A Brief Sidetrip to the Hinterlands

No, I’m not talking WoW here… 🙂

I’m talking about the new strategy/rpg game from Tilted Mill Entertainment, Hinterland. It came out today, on Steam, for $20. I decided to check it out, partly because I enjoy both strategy and RPGs, but mostly because Tilted Mill’s offices are local, and I gotta support the local game devs, right? Plus, these guys are descended from Impressions, a company whose games I enjoyed for many a year. Anyway…

This is in no way a “review” of the game! I’ve played it for a couple of hours; not even remotely enough time to base a review on. This is just a brief description and some early thoughts.
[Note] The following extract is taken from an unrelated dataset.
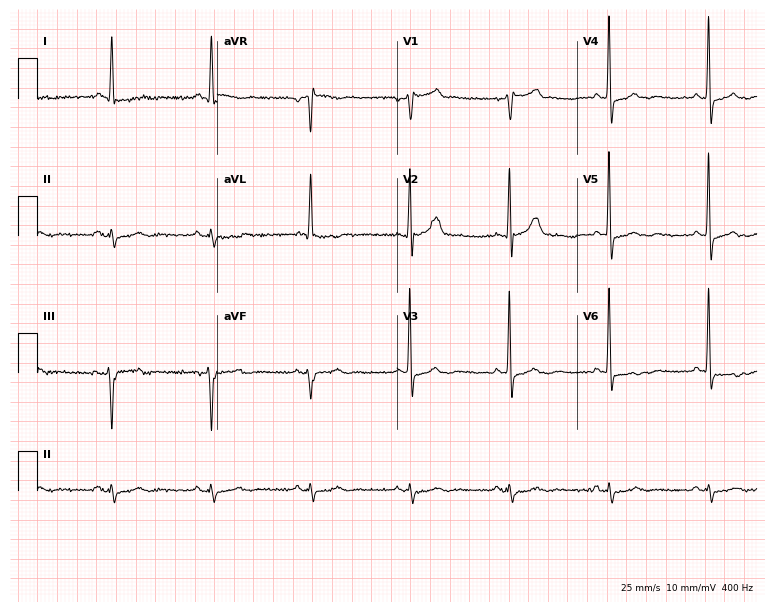
Standard 12-lead ECG recorded from a man, 80 years old. None of these six findings is recorded: first-degree AV block, right bundle branch block (RBBB), left bundle branch block (LBBB), sinus bradycardia, atrial fibrillation (AF), sinus tachycardia.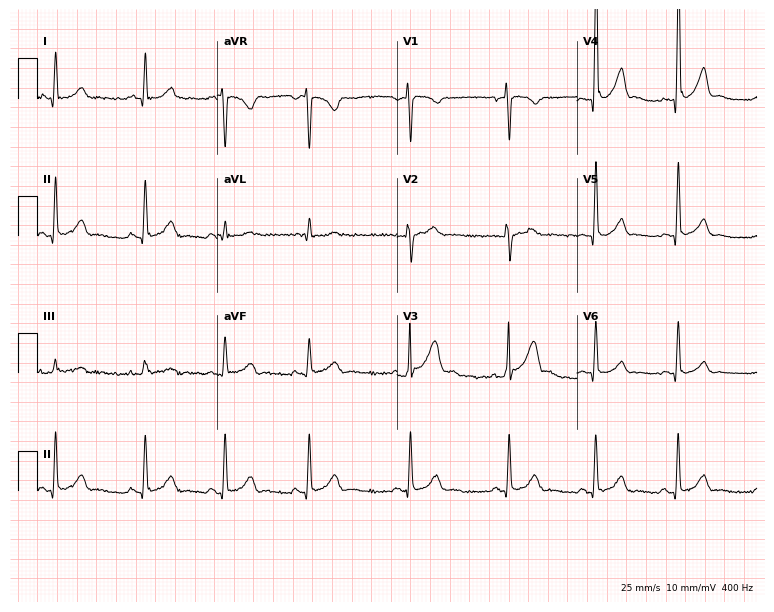
Resting 12-lead electrocardiogram (7.3-second recording at 400 Hz). Patient: a male, 25 years old. Read as a normal ECG.

Worst news first: the game freezes on me, and fairly often. If I’m patient enough, it’ll recover, but it can sit frozen for literally two minutes. Like, check the clock when it freezes, check it again when it starts moving again, and ~120 seconds have passed. Let’s hope for a patch for this soon.

The game is a hybrid, one part hack & slash RPG, one part “city building” sim. You start with a patch of land that is your “town” and a single house. Folks of various professions come to visit: farmers, merchants, craftsmen, etc. You can offer to build them a home, and if you do, they’ll stick around and start doing whatever they do (produce food, goods, money, or whatever). As is typical in this kind of game, you need to make sure everyone is fed, and you can spend gold to upgrade shops. Eventually you can set folks to doing research rather than manufacturing. Some folks won’t be willing to stay unless your town meets certain prerequisites.